Reproduce, with no changes, the line that contains "2016.0 | 25 | 25 |" and all the lines that come after it in the records.

◇ ◇ ◇ ◇ ◇

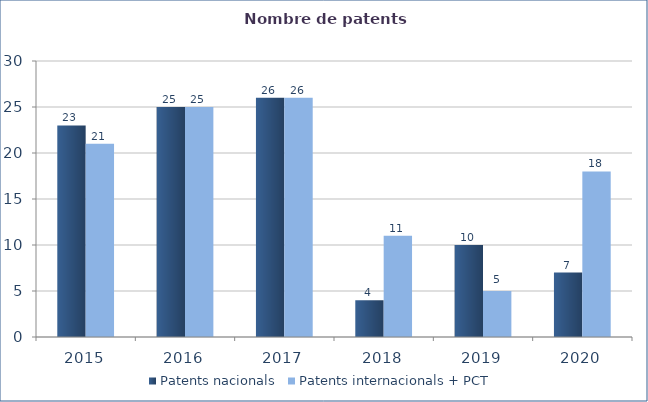
| Category | Patents nacionals | Patents internacionals + PCT |
|---|---|---|
| 2015.0 | 23 | 21 |
| 2016.0 | 25 | 25 |
| 2017.0 | 26 | 26 |
| 2018.0 | 4 | 11 |
| 2019.0 | 10 | 5 |
| 2020.0 | 7 | 18 |

◇ ◇ ◇ ◇ ◇

### WRITTEN ANSWER
| 2016.0 | 25 | 25 |
| 2017.0 | 26 | 26 |
| 2018.0 | 4 | 11 |
| 2019.0 | 10 | 5 |
| 2020.0 | 7 | 18 |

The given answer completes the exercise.